Signing over of Copyright

Lawrence Lessig has just sworn off publishing “in any academic journal that does not permit [him] the freedoms of at least a Creative Commons Attribution-Noncommercial license.”

Accademic journals are funny economic actors, because it’s very clear they provide publication, archival and authentication services to an academic community, but not the content. The community that eventually reads the journal also provides the real value in a journal: its authors, reviewers and editors, usually for free or a pittance. While there’s no denying that publication and archival services cost money and should be compensated, high subscription prices or other access restrictions are a disservice to the entire author-reader community. As the main provider of value in the process this community has considerable power. It’s more pronounced in accademia, but I see a lot of similarity to the growing pains the record industry is feeling, with consumers and artists both realizing the value added by the middleman isn’t as valuable as they thought.
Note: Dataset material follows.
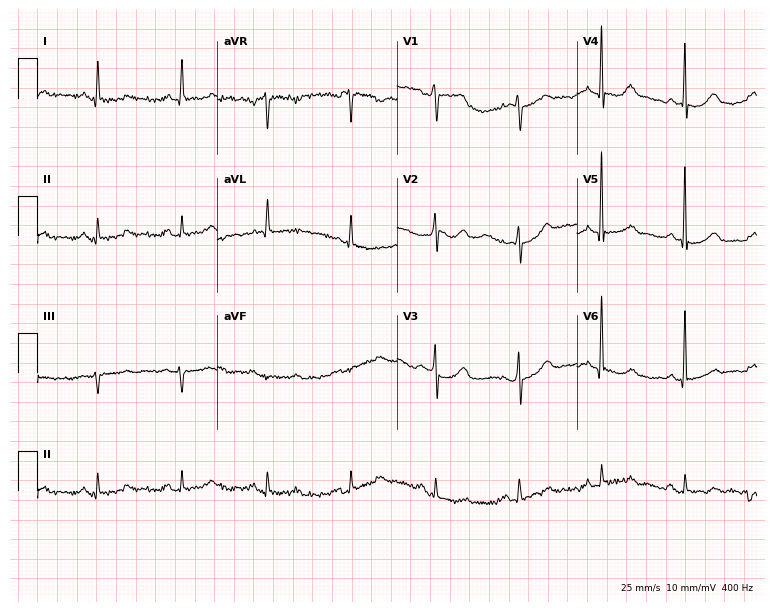
Resting 12-lead electrocardiogram (7.3-second recording at 400 Hz). Patient: a female, 56 years old. Read as a normal ECG.

I suspect these fights in academia contain some good lessons for how the powershifts will other content areas might play out — assuming financial interests in the old way things were done don’t manage to put the djinni back in the bottle.
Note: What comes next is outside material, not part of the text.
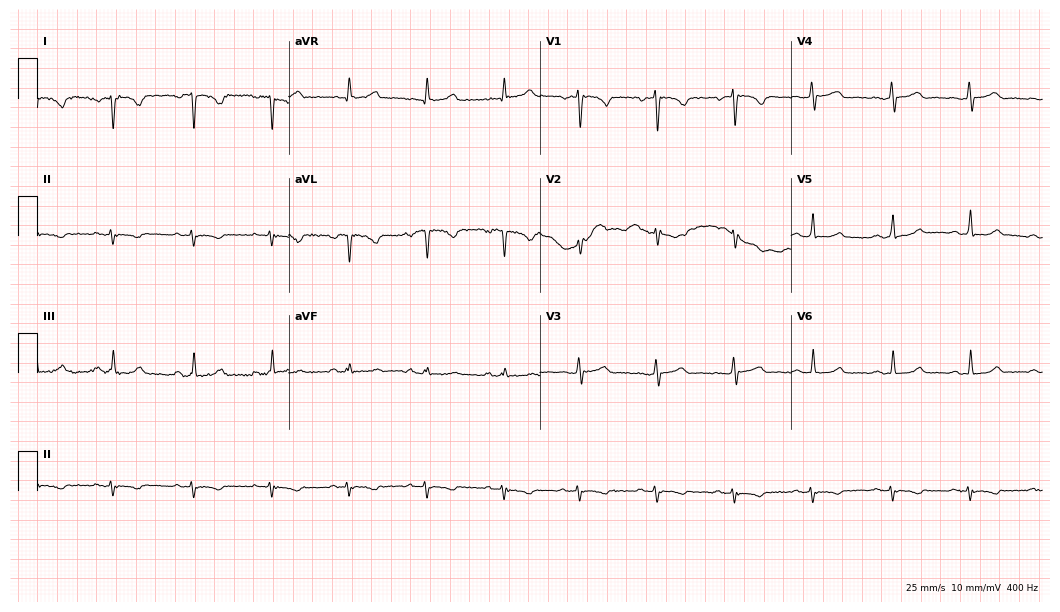
Electrocardiogram, a female patient, 25 years old. Of the six screened findings (first-degree AV block, right bundle branch block, left bundle branch block, sinus bradycardia, atrial fibrillation, sinus tachycardia), none is recorded. Only these six findings were labelled.

Side note: the two academic societies in my field, IEEE and ACM, both require that an author sign over his or her copyright to them before publication. Both policies have become more open in the past decade, in particular by granting permission for articles to be published on the author’s own website, but Lessig’s oath would still rule out either society’s journals because they don’t grant permission to others. ACM lays out its rationale for its copyright program, and concludes: ACM firmly believes that it achieves a balance among divergent goals; that its use of copyright within its publishing program in fact serves the public good by enabling the creation and widespread dissemination of quality works in various formats and media. This may be the case right now, but with media technology changing so quickly I suspect (and hope) author-reader pressure will continue to push these policies towards more openness.